Алексей и Вадим Петрович чувствовали себя крайне неловко от такого бесцеремонного рассматривания и суждения вслух, особенно потому, что девушка была прехорошенькая: белая, как молоко, с темно-коричневыми волосами, которые падали ей до бровей легкими завитками. Карие глаза смотрели весело и дерзко. На подбородке была глубока ямочка.

Вадим Петрович нашелся первый. Алексей еще стоял у стола в нерешительной позе. Вадим Петрович приблизился к девушке и произнес, чуть-чуть картавя, как дети, которые хотят быть милыми:

– А я вас знаю: вы – мадам Загуляевой-Задонской дочка!

– Ну что ж тут удивительного, что знаете, – проговорила девушка, поднимая брови, – мама достаточно известна. А меня заметить и запомнить нетрудно. Правда, мы только три дня здесь, и я удивляюсь, где вы могли нас видеть.

– А я вас и не видал, я не видал, – торжествующе сказал Вадим Петрович. – Я догадался по вашим словам. Я раньше слышал, что тут артистка одна приехала с дочкой, ну а по разговору вашему и догадался. А я – пианист, Грушевский; очень люблю пение; я даже хотел с вашей мамашей знакомиться.

– Вы – пианист, – спросила девушка с некоторым удивлением, – вот я не думала. Но это интересно, познакомимся. А этот кто же? – прибавила она, кивая в сторону Алексея.

– А это друг мой, Алеша Ингельштет, – суетливо проговорил Вадим Петрович.

– Ну пускай будет Алеша, – решила девушка. – А вот Агнесса Ивановна, моя гувернантка. Таким образом, мы все познакомились и можем гулять вместе. Пойдемте, доведите нас до дому. К нам раньше вечера нельзя: теперь у мамы граф Криницкий сидит.
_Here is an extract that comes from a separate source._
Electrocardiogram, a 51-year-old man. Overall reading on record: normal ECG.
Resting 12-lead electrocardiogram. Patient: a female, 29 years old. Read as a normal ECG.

– Фуй, Калерия, но граф не помешал, и если молодые люди…

– Ах, уж я не знаю, помешал или нет, – нетерпеливо вскрикнула Калерия. – Ну, пойдемте, Алеша, дайте мне руку, а вы, пианист, ведите Агнессу Ивановну. Она вам может сказать немецкие стихи дорогой. Да берегите ее, чтобы она ногами за куст не зацепилась, она за все кусты цепляется.
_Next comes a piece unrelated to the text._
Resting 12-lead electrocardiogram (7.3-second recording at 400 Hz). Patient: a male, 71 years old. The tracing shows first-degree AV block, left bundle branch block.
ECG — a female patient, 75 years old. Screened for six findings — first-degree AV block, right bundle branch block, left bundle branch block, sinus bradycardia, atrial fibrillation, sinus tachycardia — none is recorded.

Калерия развязно взяла под руку Алешу, и они чуть не побежали по скользкой тропинке. Алеша молчал и смущался. Розовая кровь стояла пятнами под тонкой кожей на его щеках. Он не привык ни к такому бесцеремонному обращению, ни к такой веселой и дерзкой живости, какая была в характере Калерии. Хорошенькая девушка казалась ему неестественной, даже неприличной, и он с ужасом спрашивал себя, куда он идет: к какой-то актрисе, к которой даже и войти нельзя, потому что у нее граф Криницкий. И, думая о графе, он неожиданно спросил:

1Посмотри сюда, Посмотри туда! (фр.).